Saved entries:
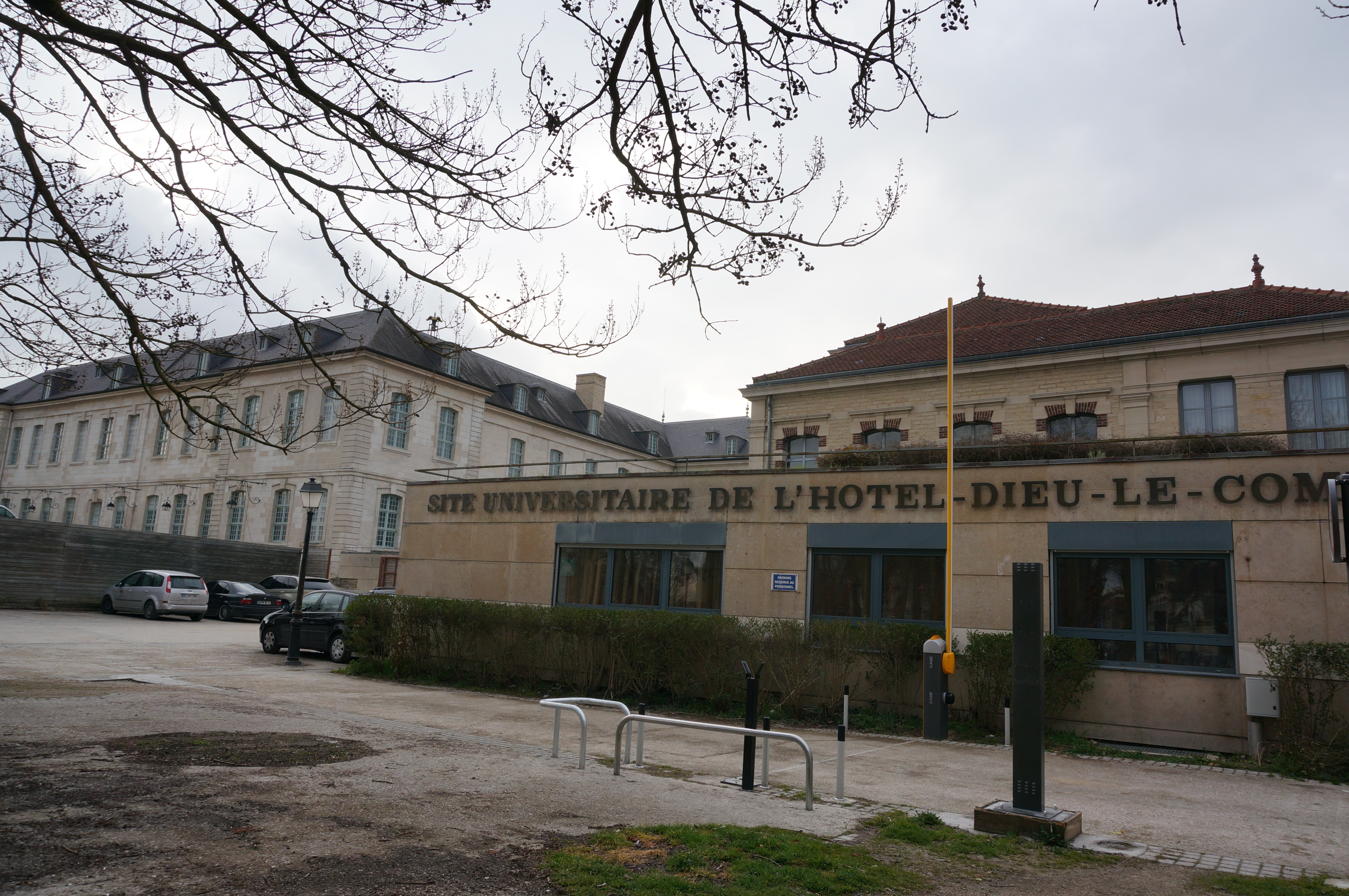 Église Saint-Nicolas de Troyes.
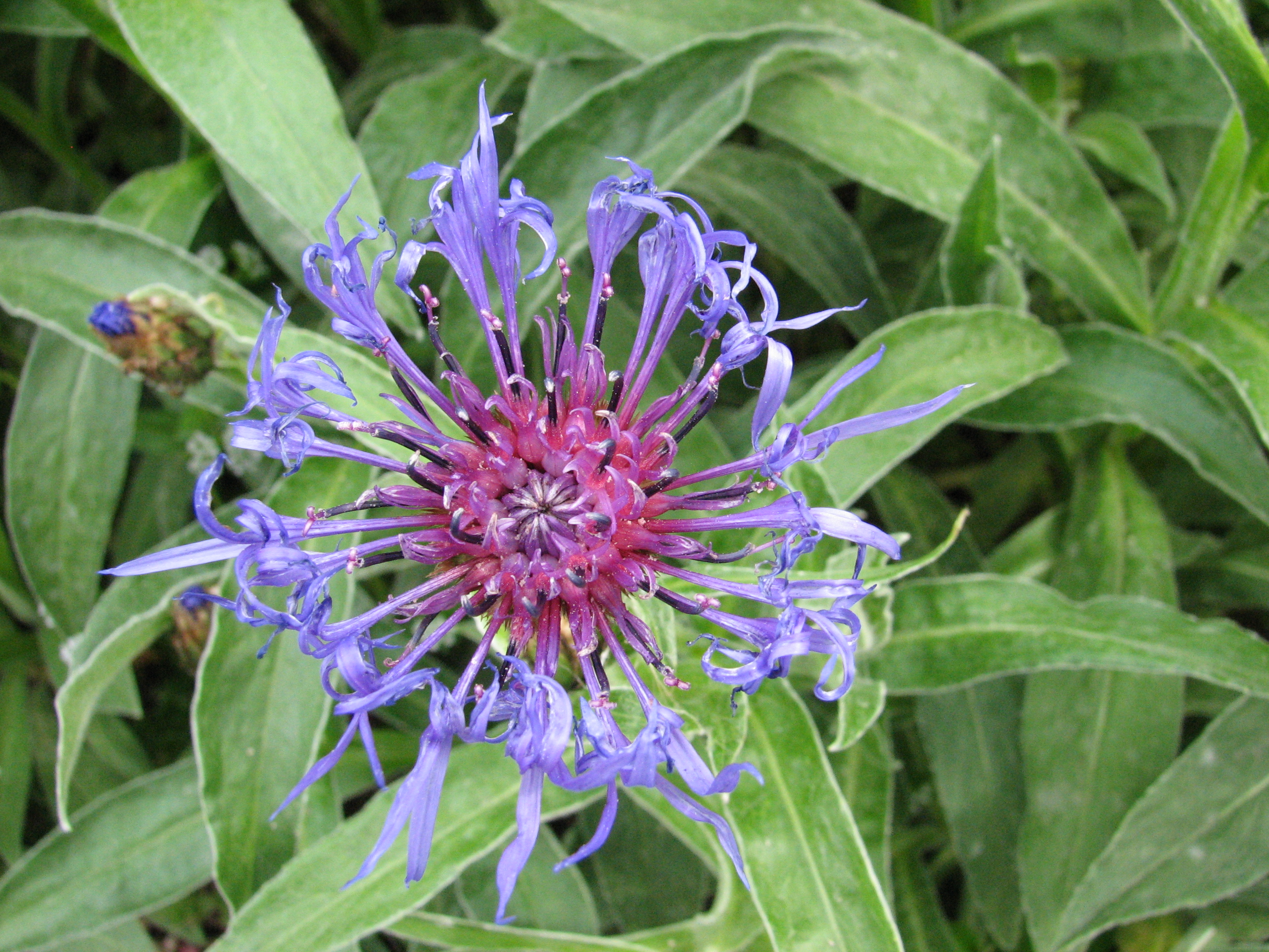 Berg-Flockenblume zwischen Neckar und Katzenbuckel
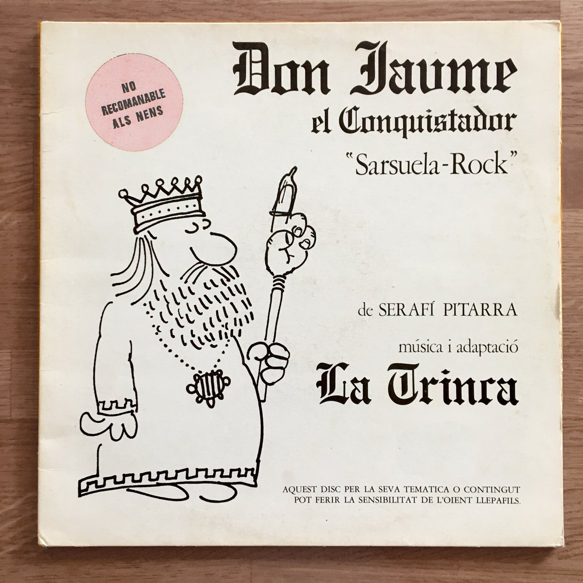 fotografia de la portada del disc Don Jaume de La Trinca, dibuixada per Perich
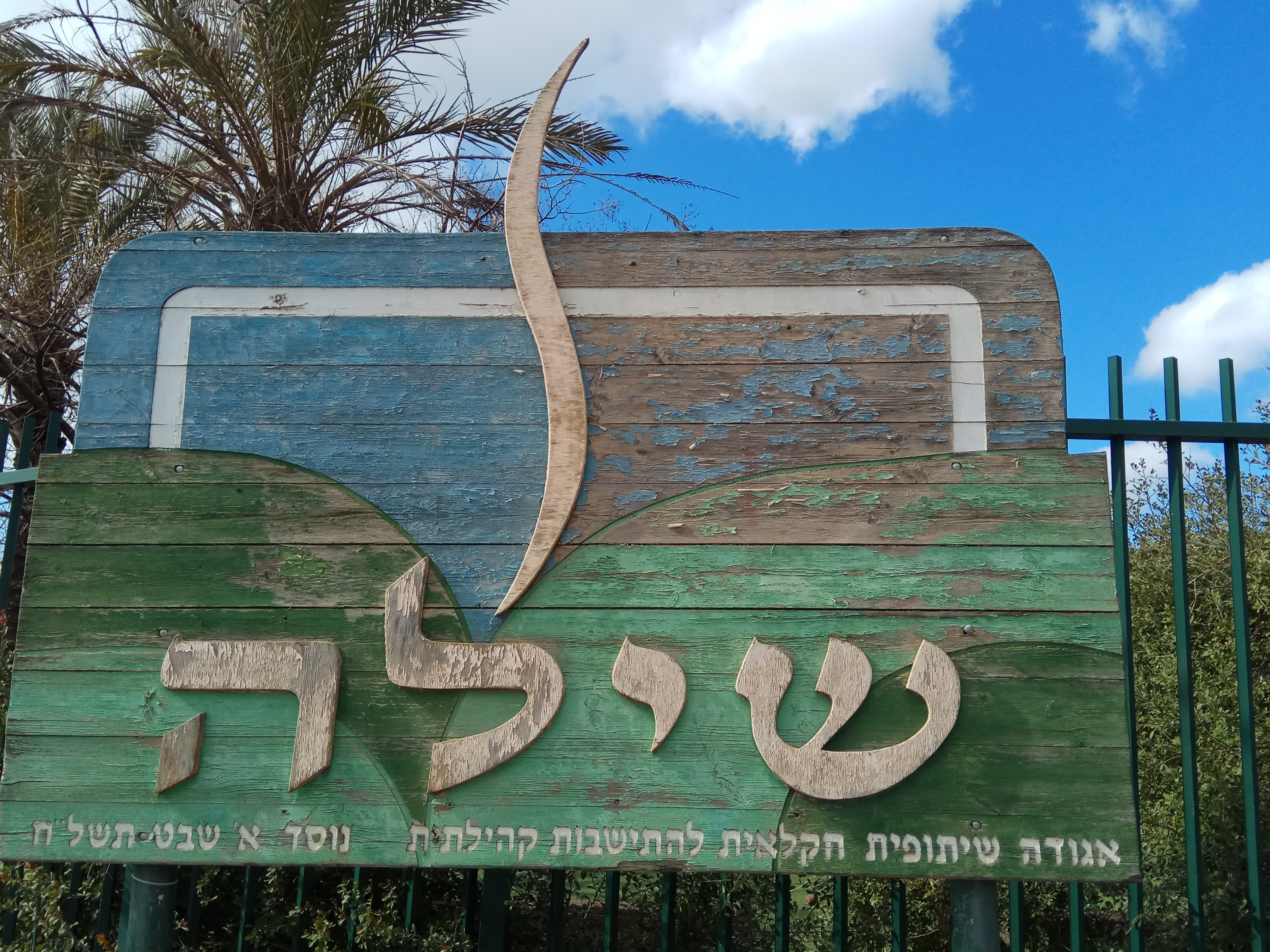 שלט בכניסה לשילה
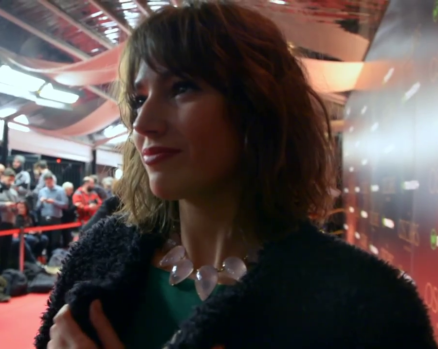 Corbero
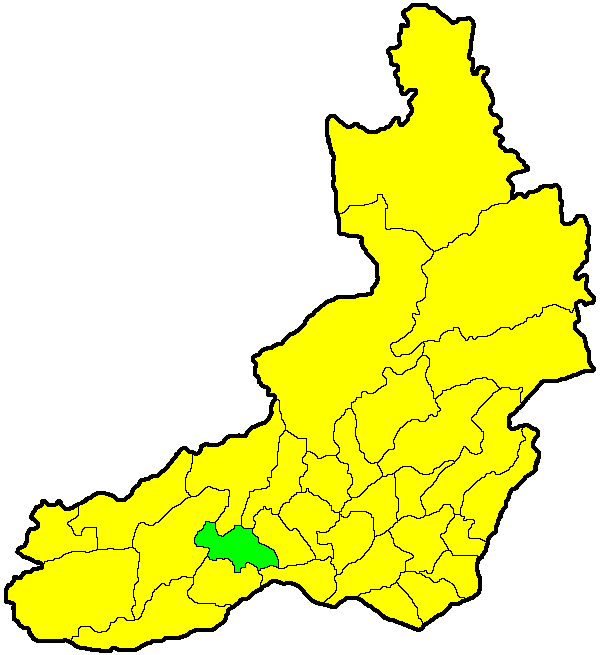 Дульдургинский район на карте Забайкальского края
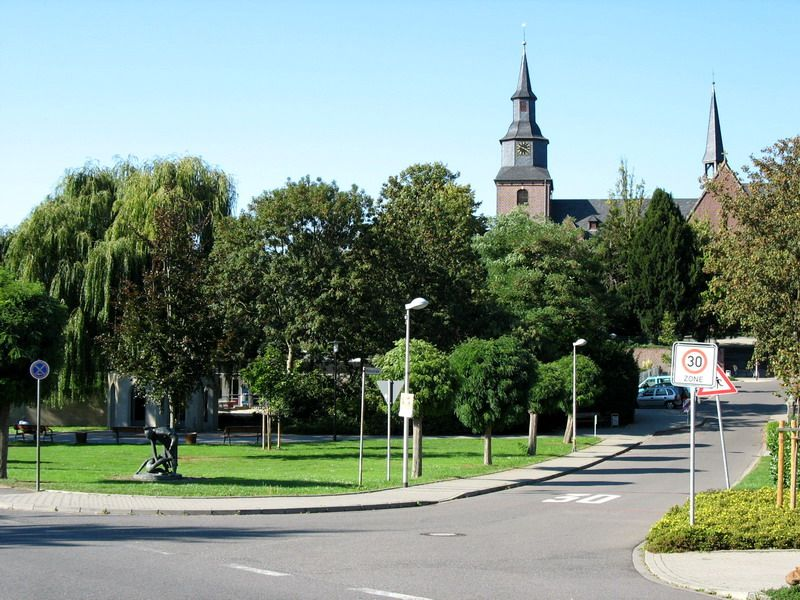 Ratheimer Dorfplatz mit Kriegerdenkmal und Blick auf den Kirchhügel
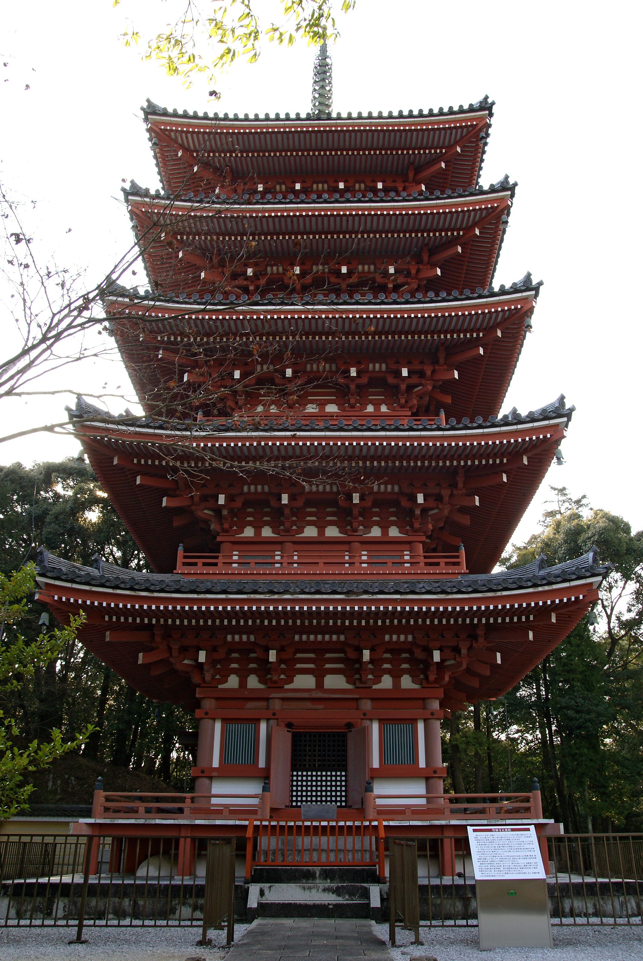 Chikurinji in Kochi, Kochi prefecture, Japan
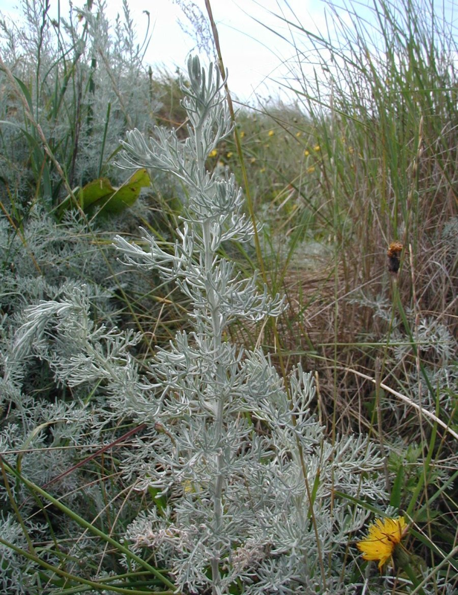 Artemisia maritima: Habit.
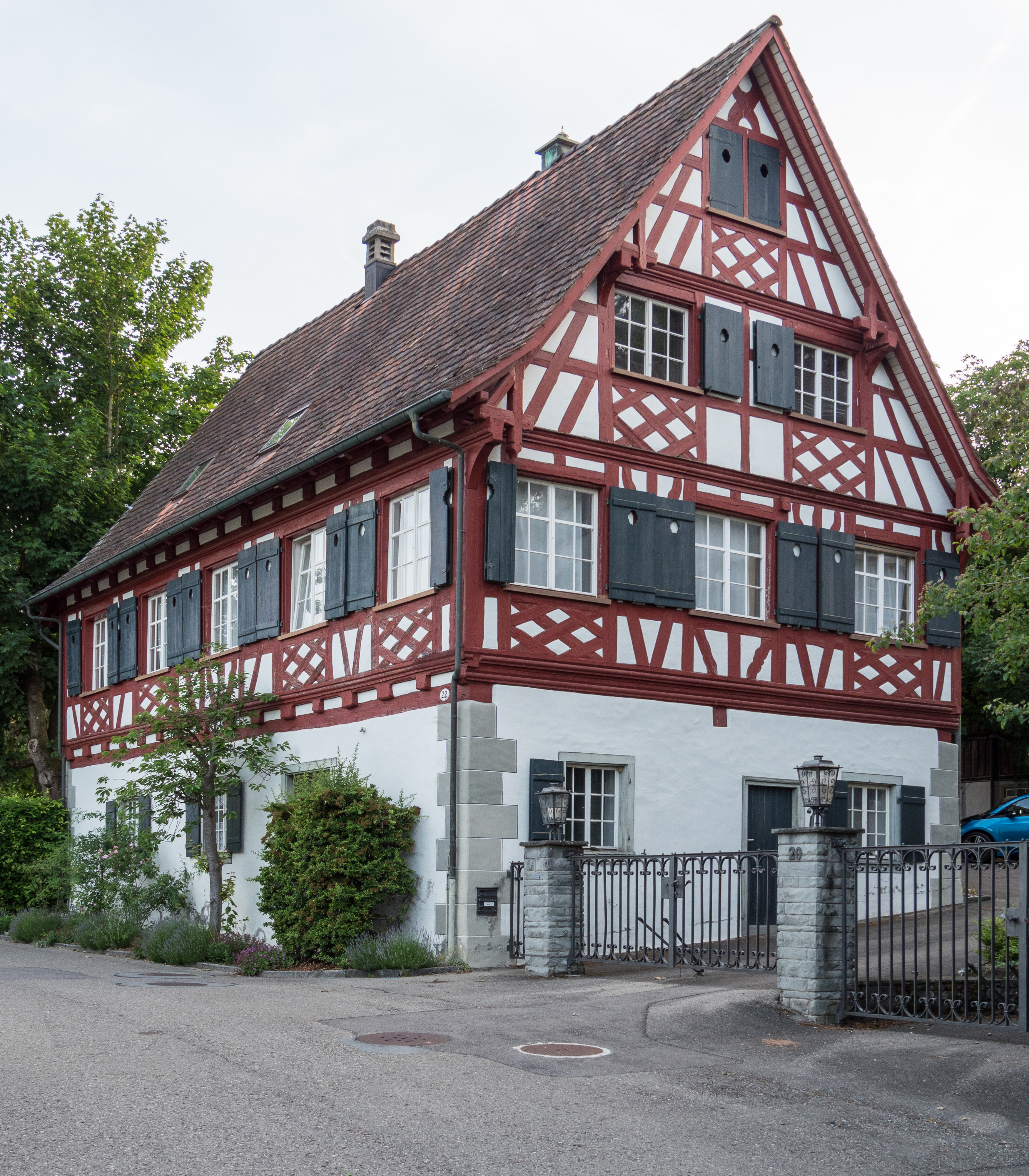 Ehemaliges Trotten- und Pächterhaus der Hofgruppe "Ebersberg" in Kreuzlingen. Erbaut 1798.
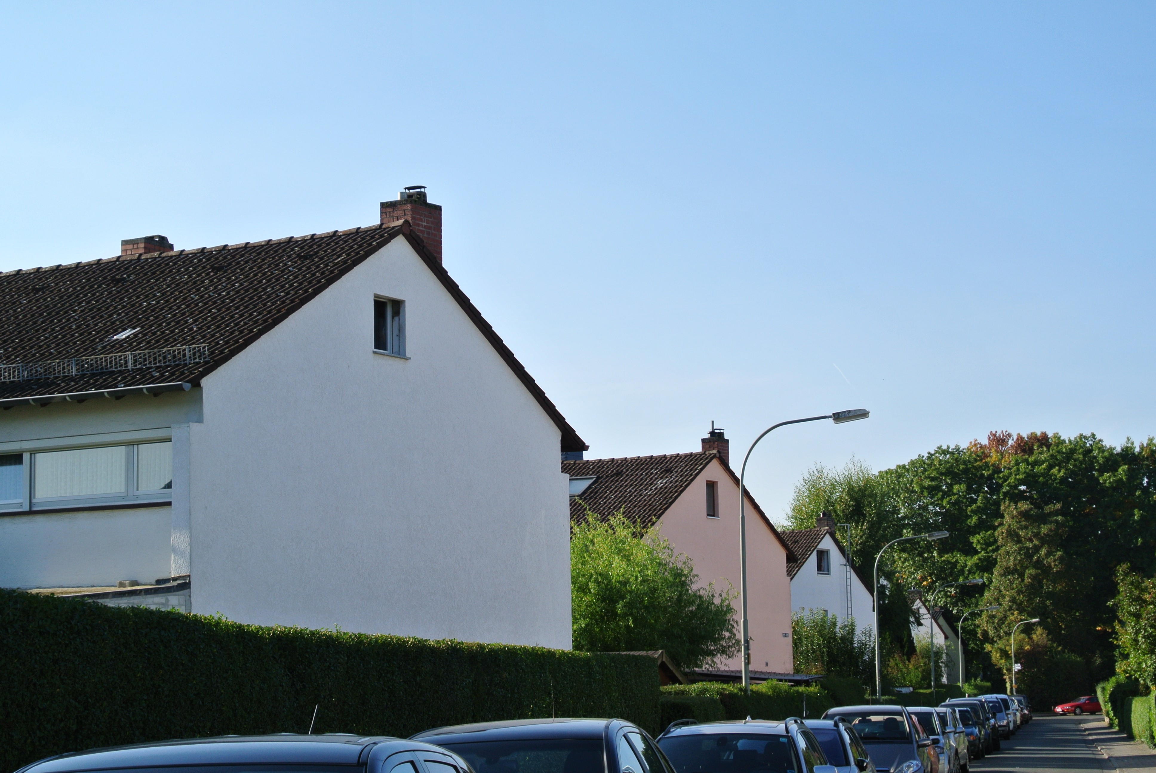 Siedlung Frankfurter Berg, Bebauung aus den 1950er Jahren, Holunderweg
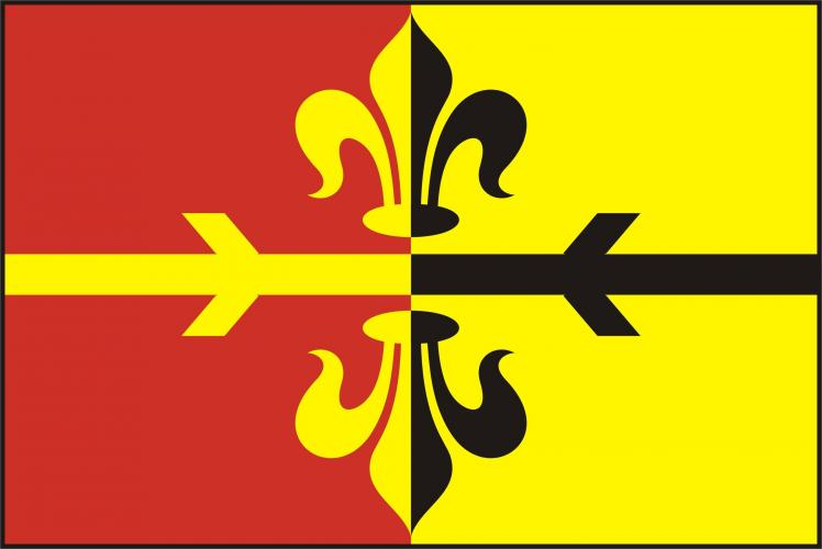 vlajka, Okna, okres Česká Lípa

- Goal of the exercise -
Please set down, exactly and with nothing added, the lines from the line with "Дульдургинский район на" to the end of the entries above, omitting pictures.

- Answer section -
 Дульдургинский район на карте Забайкальского края
 Ratheimer Dorfplatz mit Kriegerdenkmal und Blick auf den Kirchhügel
 Chikurinji in Kochi, Kochi prefecture, Japan
 Artemisia maritima: Habit.
 Ehemaliges Trotten- und Pächterhaus der Hofgruppe "Ebersberg" in Kreuzlingen. Erbaut 1798.
 Siedlung Frankfurter Berg, Bebauung aus den 1950er Jahren, Holunderweg
 vlajka, Okna, okres Česká Lípa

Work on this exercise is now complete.